Using "group" parameter in any convolution layer, with CUDNN, I get "misaligned address" error when the training phase starts. The (first?) test phase is not affected. The error disappears when I build caffe with CUDA but without CUDNN. However such a training is 2x slower...

Steps to reproduce

Checkout repo, build with CUDNN, use "group" parameter of Convolution layer in some net and run training.

Your system configuration

Operating system: Ubuntu 16.04
Compiler: gcc 5.4
CUDA version (if applicable): 8
CUDNN version (if applicable): 5.1
BLAS: open

Source

svobora

Most helpful comment

@svobora this is a bug of Caffe, I solved it by modifying cudnn_conv_layer.cpp and aligning the address to be multiples of 32.

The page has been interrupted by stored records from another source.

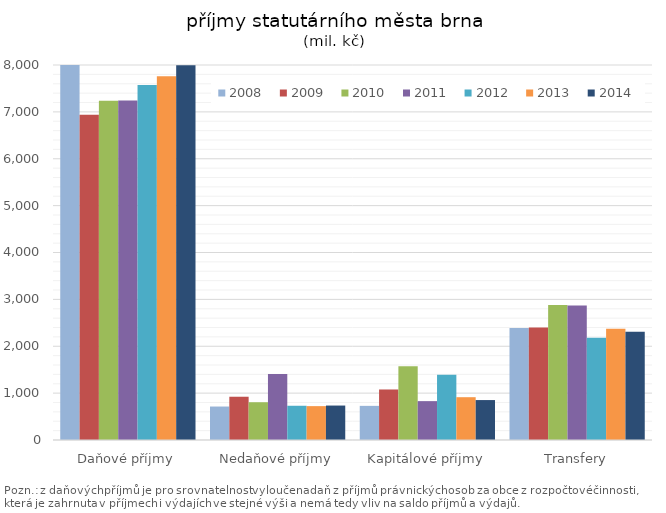
| Category | 2008 | 2009 | 2010 | 2011 | 2012 | 2013 | 2014 |
|---|---|---|---|---|---|---|---|
| Daňové příjmy | 8030.3 | 6936.6 | 7235 | 7242.1 | 7571.9 | 7762.2 | 7994 |
| Nedaňové příjmy | 713.9 | 923 | 805.9 | 1406.9 | 730.5 | 722.8 | 735 |
| Kapitálové příjmy | 728.4 | 1077.8 | 1575.6 | 829.3 | 1391.3 | 913.1 | 852 |
| Transfery | 2391.1 | 2399 | 2882.1 | 2869.7 | 2182.4 | 2374.4 | 2312 |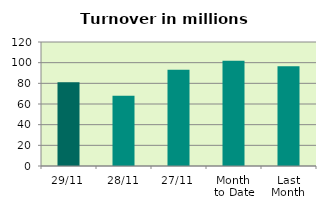
| Category | Series 0 |
|---|---|
| 29/11 | 81.163 |
| 28/11 | 67.905 |
| 27/11 | 93.176 |
| Month 
to Date | 101.866 |
| Last
Month | 96.433 |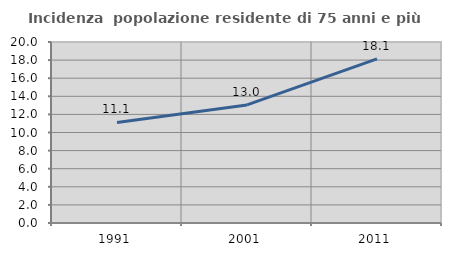
| Category | Incidenza  popolazione residente di 75 anni e più |
|---|---|
| 1991.0 | 11.105 |
| 2001.0 | 13.043 |
| 2011.0 | 18.142 |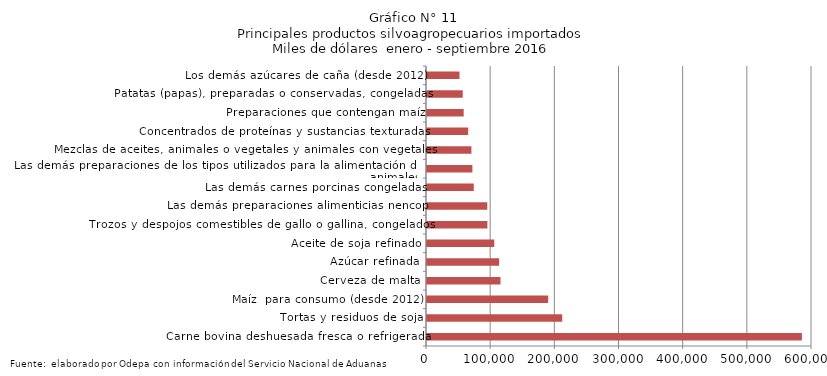
| Category | Series 0 |
|---|---|
| Carne bovina deshuesada fresca o refrigerada | 584241.781 |
| Tortas y residuos de soja | 210745.232 |
| Maíz  para consumo (desde 2012) | 188868.837 |
| Cerveza de malta | 114523.04 |
| Azúcar refinada | 112370.818 |
| Aceite de soja refinado | 104818.321 |
| Trozos y despojos comestibles de gallo o gallina, congelados | 94103.395 |
| Las demás preparaciones alimenticias nencop | 93956.839 |
| Las demás carnes porcinas congeladas | 72931.795 |
| Las demás preparaciones de los tipos utilizados para la alimentación de los animales | 70746.001 |
| Mezclas de aceites, animales o vegetales y animales con vegetales | 69200.631 |
| Concentrados de proteínas y sustancias texturadas | 64190.056 |
| Preparaciones que contengan maíz | 57182.84 |
| Patatas (papas), preparadas o conservadas, congeladas | 55701.61 |
| Los demás azúcares de caña (desde 2012) | 50683.124 |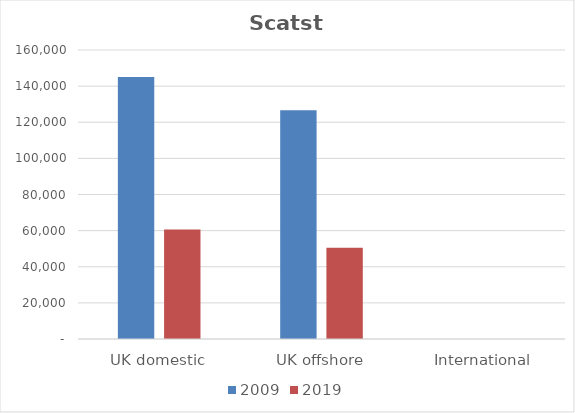
| Category | 2009 | 2019 |
|---|---|---|
| UK domestic | 145104 | 60557 |
| UK offshore | 126705 | 50454 |
| International | 0 | 0 |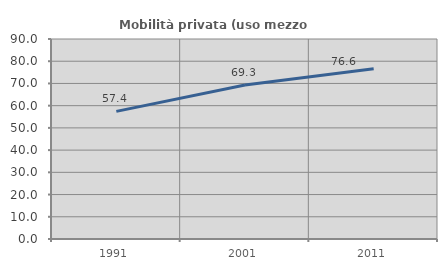
| Category | Mobilità privata (uso mezzo privato) |
|---|---|
| 1991.0 | 57.429 |
| 2001.0 | 69.298 |
| 2011.0 | 76.639 |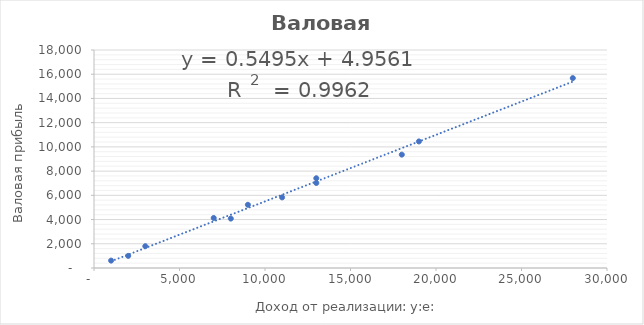
| Category | Series 0 |
|---|---|
| 2000.0 | 1000 |
| 8000.0 | 4080 |
| 18000.0 | 9360 |
| 11000.0 | 5830 |
| 13000.0 | 7020 |
| 19000.0 | 10450 |
| 28000.0 | 15680 |
| 13000.0 | 7410 |
| 9000.0 | 5220 |
| 7000.0 | 4130 |
| 3000.0 | 1800 |
| 1000.0 | 610 |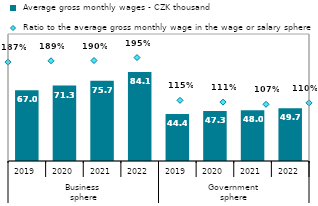
| Category |  Average gross monthly wages - CZK thousand |
|---|---|
| 0 | 66.964 |
| 1 | 71.258 |
| 2 | 75.718 |
| 3 | 84.052 |
| 4 | 44.351 |
| 5 | 47.347 |
| 6 | 47.968 |
| 7 | 49.736 |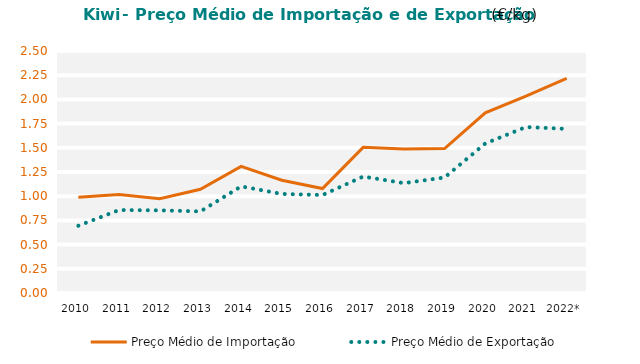
| Category | Preço Médio de Importação | Preço Médio de Exportação |
|---|---|---|
| 2010 | 0.988 | 0.695 |
| 2011 | 1.018 | 0.857 |
| 2012 | 0.973 | 0.854 |
| 2013 | 1.071 | 0.843 |
| 2014 | 1.308 | 1.101 |
| 2015 | 1.165 | 1.024 |
| 2016 | 1.079 | 1.012 |
| 2017 | 1.505 | 1.203 |
| 2018 | 1.487 | 1.135 |
| 2019 | 1.492 | 1.193 |
| 2020 | 1.86 | 1.544 |
| 2021 | 2.033 | 1.715 |
| 2022* | 2.217 | 1.696 |

You can insert tow lines of code before size_t total_max_workspace = ... as follow:

       size_t m=32;
       max_workspace = (max_workspace + m-1) / m * m; //align address to be multiples of m

BTW, I think there is another bug, these lines should be put in else block:

      for (int g = 0; g < (this->group_ * CUDNN_STREAMS_PER_GROUP); g++) {
        workspace[g] = reinterpret_cast<char *>(workspaceData)+g*max_workspace;
      }

hoszbh on 4 Apr 2018

👍24

All 16 comments

Could you please post the error log?

deepali-c on 30 Jun 2017

F0630 15:37:53.939421 12138 benchmark.cpp:92] Check failed: error == cudaSuccess (74 vs. 0) misaligned address
* Check failure stack trace:
F0630 15:37:53.939426 12256 math_functions.cu:79] Check failed: error == cudaSuccess (74 vs. 0) misaligned address
Check failure stack trace: *
@ 0x7f71ff1c55cd google::LogMessage::Fail()
@ 0x7f71ff1c55cd google::LogMessage::Fail()
@ 0x7f71ff1c7433 google::LogMessage::SendToLog()
@ 0x7f71ff1c7433 google::LogMessage::SendToLog()
@ 0x7f71ff1c515b google::LogMessage::Flush()
@ 0x7f71ff1c515b google::LogMessage::Flush()
@ 0x7f71ff1c7e1e google::LogMessageFatal::~LogMessageFatal()
@ 0x7f71ff1c7e1e google::LogMessageFatal::~LogMessageFatal()
@ 0x7f71ff8101da caffe::Timer::MilliSeconds()
@ 0x7f71ff9bdc0a caffe::caffe_gpu_memcpy()
@ 0x7f71ff82eb1d caffe::SyncedMemory::mutable_cpu_data()
@ 0x7f71ff80f73a caffe::Timer::Seconds()
@ 0x7f71ff8161f2 caffe::Blob<>::mutable_cpu_data()
@ 0x7f71ff98e85d caffe::Solver<>::Step()
@ 0x7f71ff916144 caffe::ImageDataLayer<>::load_batch()
@ 0x7f71ff98f26a caffe::Solver<>::Solve()
@ 0x40e0ba train()
@ 0x40a687 main
@ 0x7f71ff8a1d37 caffe::BasePrefetchingDataLayer<>::InternalThreadEntry()
@ 0x7f71fe135830 __libc_start_main
@ 0x40b029 _start
@ (nil) (unknown)

svobora on 30 Jun 2017

i met the same question, the group size 2 is ok, 3 or larger is some wrong

azhangwei on 4 Jul 2017

I tried it, get the same error even on removing group. The network converges well without cudNN but slowly. Did you manage any fix to the problem? @svobora .
What exactly is the root cause for the problem

ayushchopra96 on 21 Jul 2017

same here. with group=output it requires a huge amount of mem. reducing batch size to the minimum crashes after 2000-3000 iteration as out of memory

cateweb on 30 Jul 2017

Consider use ConvolutionDepthwise (#5665) to replace convolution with group parameters.

cpwei80 on 1 Aug 2017

I got the same error with the following layer

layer { name: "fc2_conv_b" type: "Convolution" bottom: "fc2_a" top: "fc2_b"
    param { lr_mult: 1 decay_mult: 1  }
    param { lr_mult: 2 decay_mult: 0  }
        convolution_param { num_output: 64 pad: 1 kernel_size: 3 group: 4
stride: 1
        weight_filler {  type: "xavier"    }
        bias_filler {  type: "constant"    }
    }}

I don't know why, with output num 128 or kernel_size 5 there will be no problem......
Can anyone fix this?

douzsh on 24 Jan 2018

I'm unable to reproduce the problem; more specific instructions are needed.
@douzsh How does fc2_a blob look like? Grouped convolution will work or fail depending on its input, so its shape is important. Your layer worked for me if I shaped the blob to dimension 1x16x32x32.

Noiredd on 26 Feb 2018

@Noiredd
the Input blob's shpae is 1x64x64x64.
Hope you can help me and solve this issue.

douzsh on 27 Feb 2018

@douzsh I just ran this network with no problems - both in Python and caffe time.
What's the output of caffe device_query -gpu=all on your machine? What are your CUDA and cuDNN versions?

Noiredd on 27 Feb 2018

@Noiredd
Thatz really a good news. Can you tell me your CUDA and cudnn version too. I can upgrade my lib for training...
BTW, my CUDA is 7.0 and cudnn V6 is used while training.